#### [Directions for this task]
Give back the whole listing verbatim, printing none of its pictures.

#### [Available data]

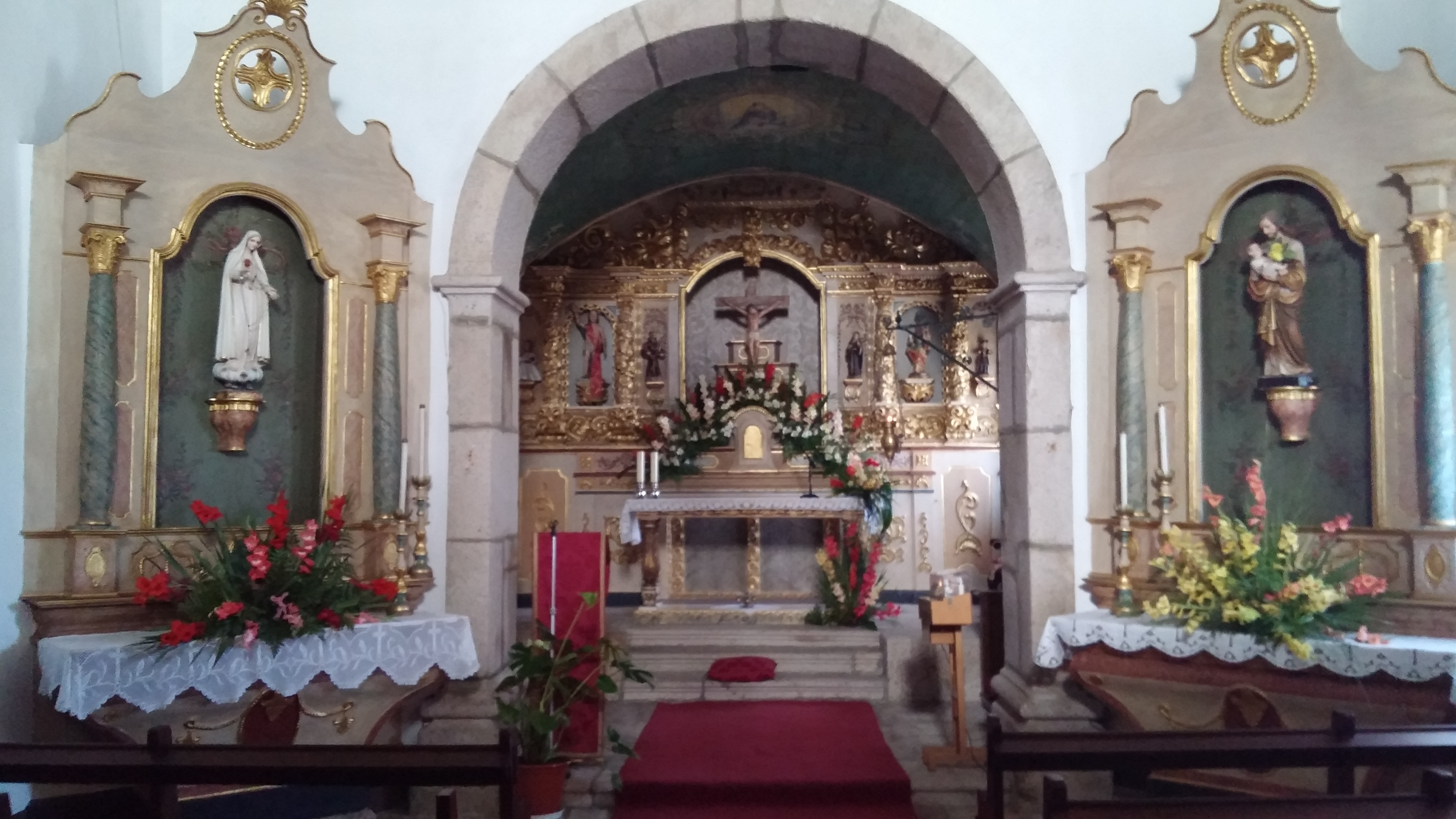 Chapelle São Sebastião de Ferronha
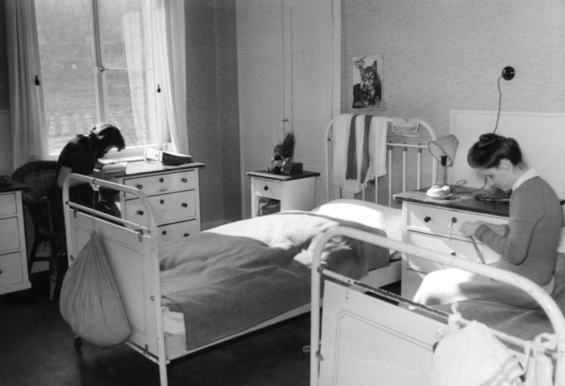 Blindenstudienanstalt Marburg/Lahn Nach dem Mittagessen ist Freizeit. Neben den Schlafräumen stehen auch Wohnzimmer zur Verfügung. Die Mädchen und Jungen schlafen in Zwei- und Dreibettzimmern. Die gesamten Schulabteilungen und Lehrgänge wurden 1952 von 116 Schülern und Schülerinnen besucht.
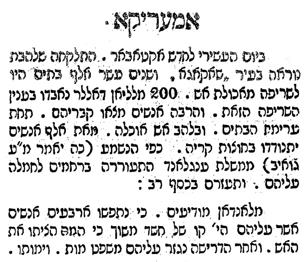 תיאור השריפה הגדולה של שיקגו
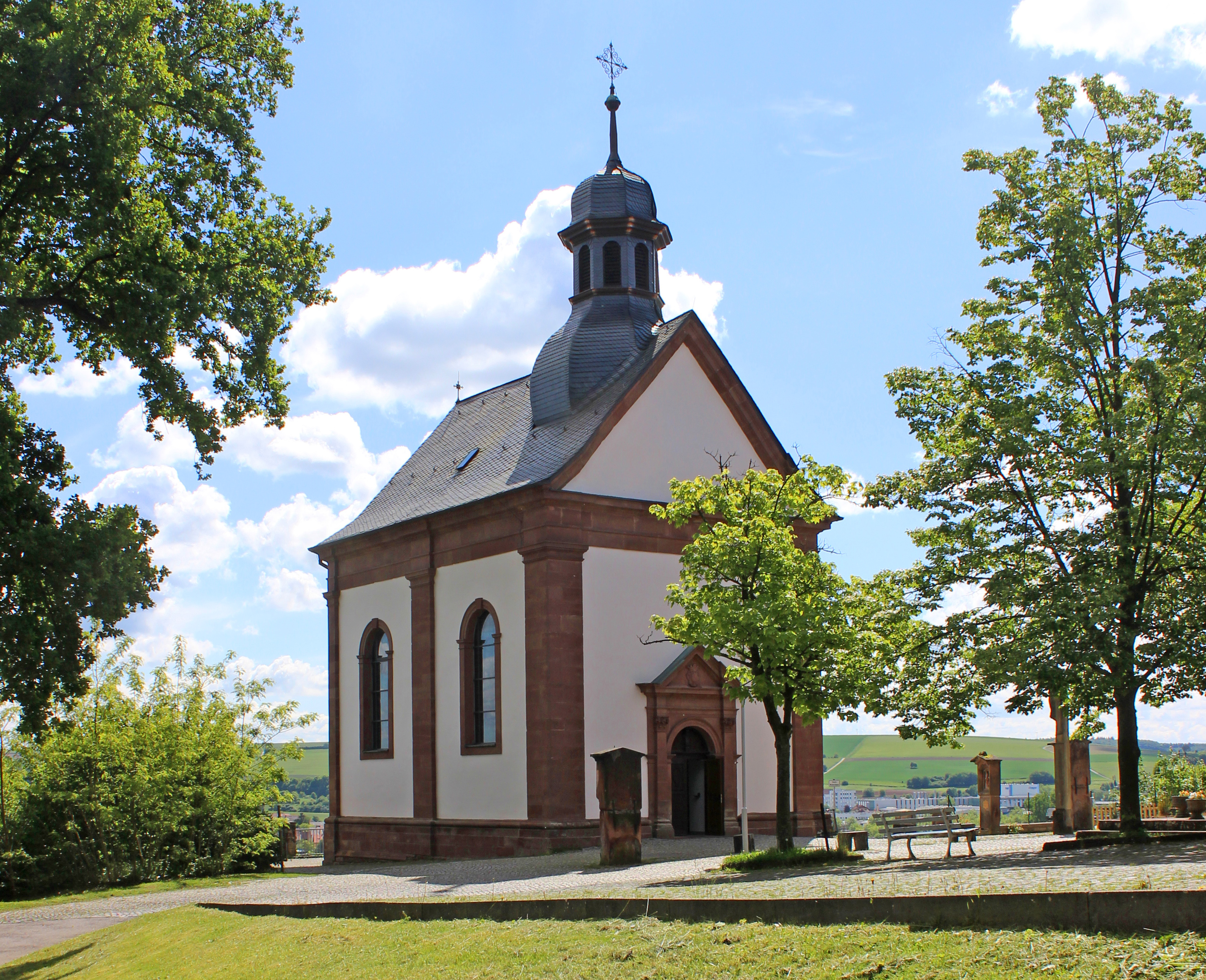 Die Heilig-Kreuz-Kapelle in Blieskastel, Saarpfalz-Kreis, Saarland.

#### [Response]
 Chapelle São Sebastião de Ferronha
 Blindenstudienanstalt Marburg/Lahn Nach dem Mittagessen ist Freizeit. Neben den Schlafräumen stehen auch Wohnzimmer zur Verfügung. Die Mädchen und Jungen schlafen in Zwei- und Dreibettzimmern. Die gesamten Schulabteilungen und Lehrgänge wurden 1952 von 116 Schülern und Schülerinnen besucht.
 תיאור השריפה הגדולה של שיקגו
 Die Heilig-Kreuz-Kapelle in Blieskastel, Saarpfalz-Kreis, Saarland.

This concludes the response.